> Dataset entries
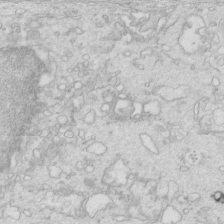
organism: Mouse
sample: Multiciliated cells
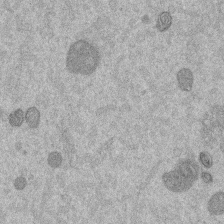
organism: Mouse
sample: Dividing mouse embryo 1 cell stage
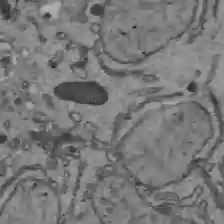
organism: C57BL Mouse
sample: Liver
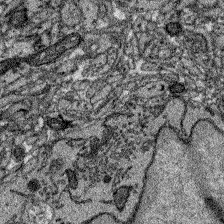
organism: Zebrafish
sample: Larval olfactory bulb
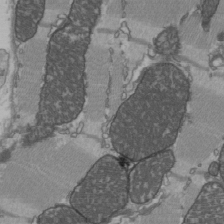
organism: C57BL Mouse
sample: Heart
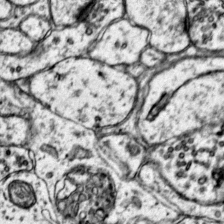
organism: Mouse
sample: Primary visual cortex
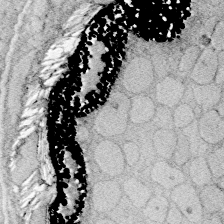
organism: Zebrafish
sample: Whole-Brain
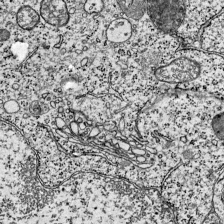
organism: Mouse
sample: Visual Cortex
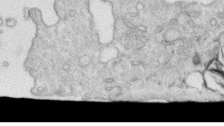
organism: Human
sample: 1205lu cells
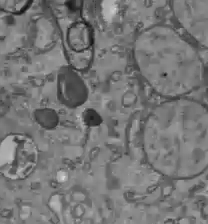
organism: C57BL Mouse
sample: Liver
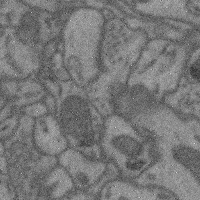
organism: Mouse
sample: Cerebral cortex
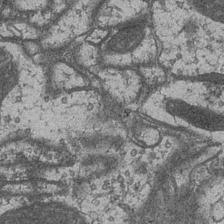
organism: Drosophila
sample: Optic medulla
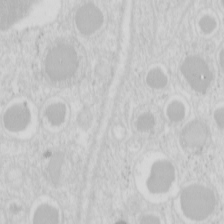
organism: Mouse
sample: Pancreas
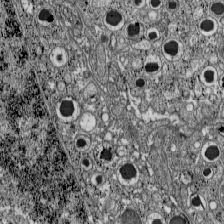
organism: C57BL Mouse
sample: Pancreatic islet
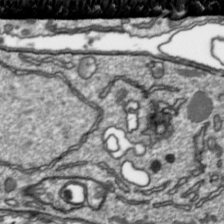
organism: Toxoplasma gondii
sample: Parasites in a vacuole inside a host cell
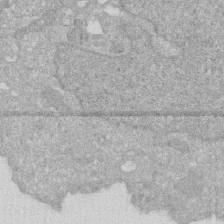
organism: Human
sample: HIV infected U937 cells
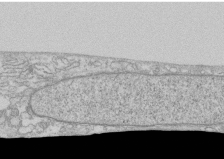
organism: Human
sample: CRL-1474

==

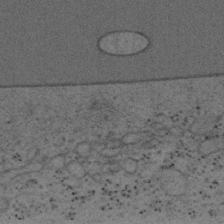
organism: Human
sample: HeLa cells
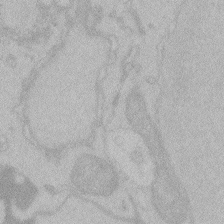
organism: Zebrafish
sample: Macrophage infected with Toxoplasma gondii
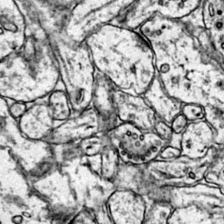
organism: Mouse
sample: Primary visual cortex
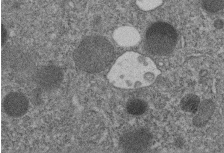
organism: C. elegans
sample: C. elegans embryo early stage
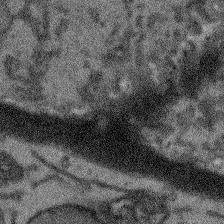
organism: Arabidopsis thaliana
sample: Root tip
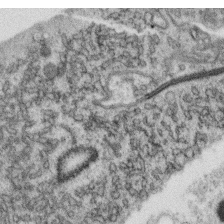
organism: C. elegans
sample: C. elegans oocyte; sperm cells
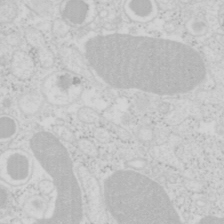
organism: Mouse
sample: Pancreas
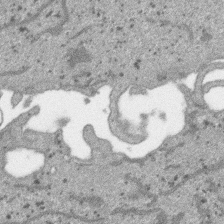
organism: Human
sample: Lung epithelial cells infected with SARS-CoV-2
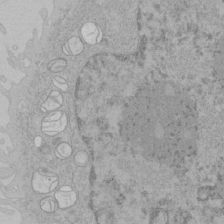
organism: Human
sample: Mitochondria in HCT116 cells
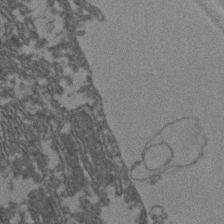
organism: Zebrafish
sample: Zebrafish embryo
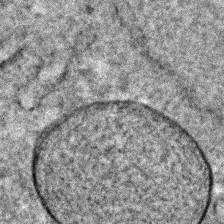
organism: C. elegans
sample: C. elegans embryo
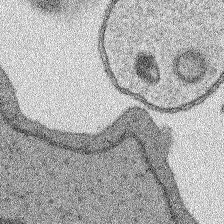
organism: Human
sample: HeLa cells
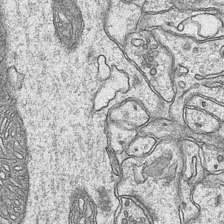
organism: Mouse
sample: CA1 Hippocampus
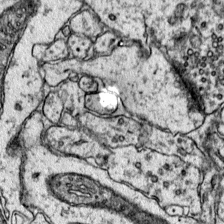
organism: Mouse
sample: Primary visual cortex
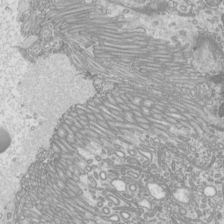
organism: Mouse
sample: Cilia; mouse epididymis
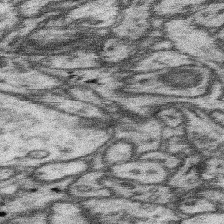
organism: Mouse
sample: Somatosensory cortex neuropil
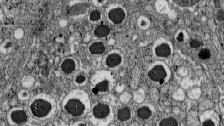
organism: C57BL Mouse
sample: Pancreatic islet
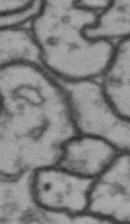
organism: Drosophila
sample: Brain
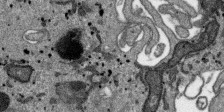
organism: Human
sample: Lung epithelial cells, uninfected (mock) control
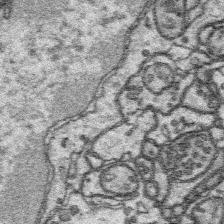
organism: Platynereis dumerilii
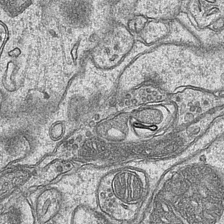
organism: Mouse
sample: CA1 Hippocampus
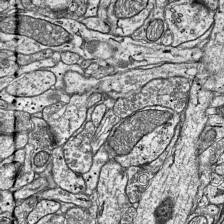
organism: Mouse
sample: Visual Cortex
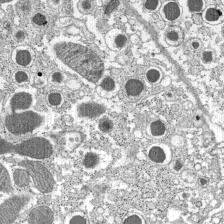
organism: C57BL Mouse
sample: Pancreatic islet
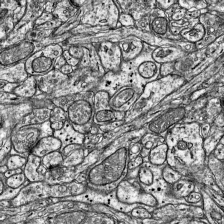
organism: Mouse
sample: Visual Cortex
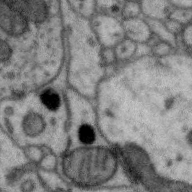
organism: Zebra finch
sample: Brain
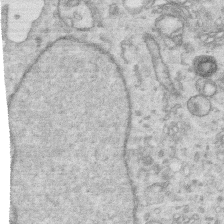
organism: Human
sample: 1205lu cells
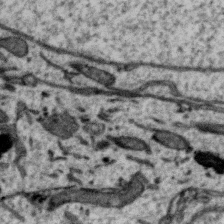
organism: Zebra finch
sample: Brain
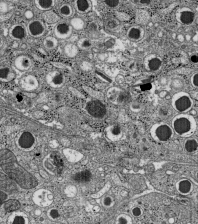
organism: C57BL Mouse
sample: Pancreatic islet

> PROBLEM REQUIREMENTS
When you reach the line that has "sample: Cerebral cortex" in the data above, start repeating lines exactly, and stop after the line that has "sample: CRL-1474"; pictures stay out.

> EXERCISE RESULT
sample: Cerebral cortex
organism: Drosophila
sample: Optic medulla
organism: Mouse
sample: Pancreas
organism: C57BL Mouse
sample: Pancreatic islet
organism: Toxoplasma gondii
sample: Parasites in a vacuole inside a host cell
organism: Human
sample: HIV infected U937 cells
organism: Human
sample: CRL-1474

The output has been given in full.